Castellanos Becerra said the cases go back several years, but he said he couldn't give any specific details or discuss evidence because the investigation is still open.

Plancarte Gaspar, 34, was detained last week along with another suspect in a stolen car. The men were carrying cash and crystal meth, Castellanos Becerra said. He said Plancarte Gaspar is the nephew of Enrique Plancarte Solis, a top Knights Templar leader.

Early in the day Castellanos Becerra sent an unusual Twitter message about the organ trafficking investigation. Mexican authorities don't normally make big announcement on Twitter.

A leader of one of the local vigilante groups that sprang up last year in Michoacan to challenge the cartel's control told a radio station after hearing about the tweet that people in the area knew the Knights Templar gang was involved in organ trafficking because several children had been rescued in his town while being transported in a refrigerated container inside a van.

"They were inside a refrigerated box, tightly wrapped in blankets," Dr. Jose Manuel Mireles, leader of the civilian "self-defense" group in Tepalcatepec, said in a morning interview with MVS radio.

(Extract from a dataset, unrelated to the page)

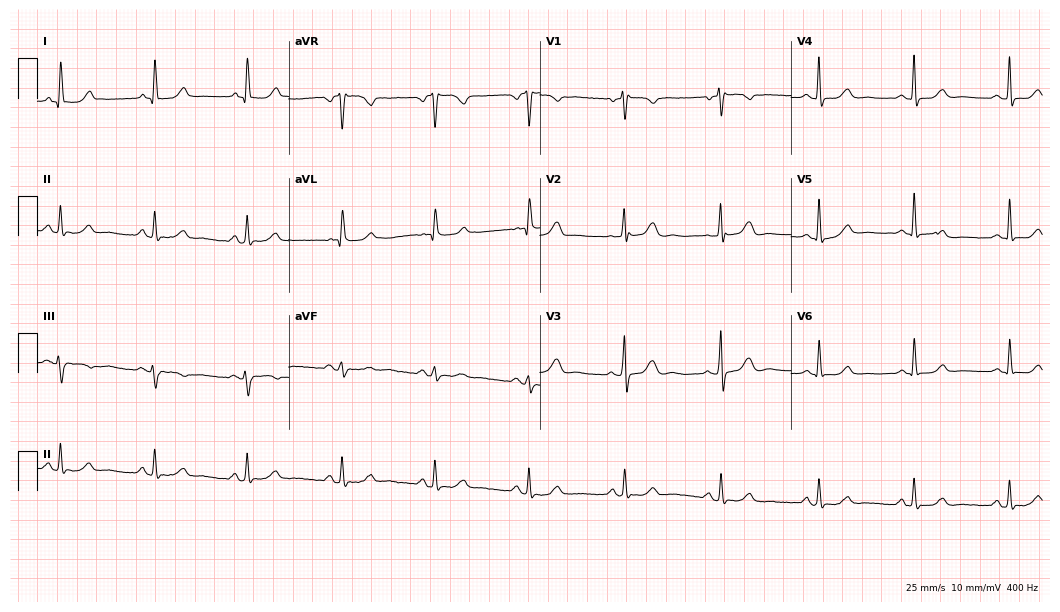
12-lead ECG from a 61-year-old woman. No first-degree AV block, right bundle branch block (RBBB), left bundle branch block (LBBB), sinus bradycardia, atrial fibrillation (AF) or sinus tachycardia recorded for this tracing. Only these six findings were labelled.
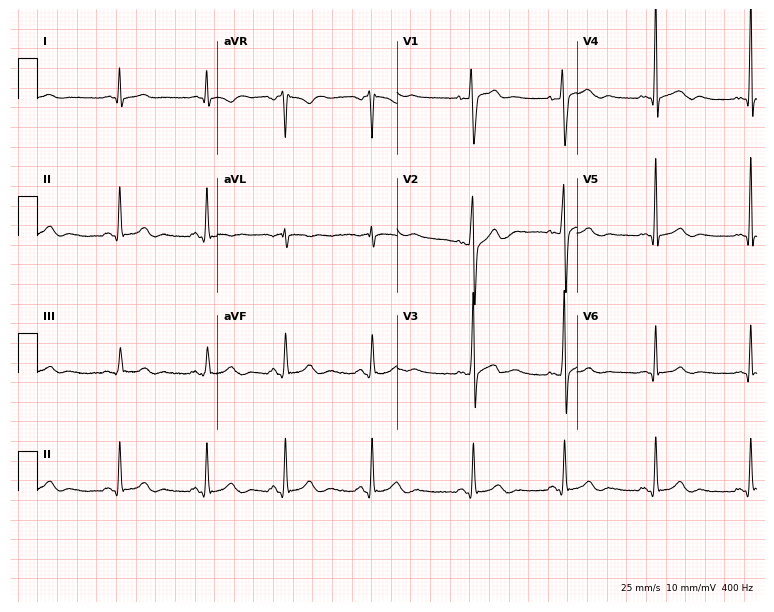
12-lead ECG from a 24-year-old male patient (7.3-second recording at 400 Hz). No first-degree AV block, right bundle branch block, left bundle branch block, sinus bradycardia, atrial fibrillation or sinus tachycardia recorded for this tracing. Only these six findings were labelled.

Mireles said the van carrying the children was headed to the port city of Lazaro Cardenas and ended up in Tepalcatepec after making a wrong turn.

"They were all children from the same Mexico City school," he said.

He said the children's parents had allowed them to go on an outing to the beach when they were likely kidnapped. He said the children were turned over to their parents who traveled to Tepalcatepec.

Mireles didn't say when the children were rescued and didn't answer his cellphone Monday.

Mexican authorities have said drug trafficking is no longer the top source of income for the Knights Templar, which was once a top producer of crystal meth. The officials say the cartel's main sources of income are illegal mining, illegal logging and extortion.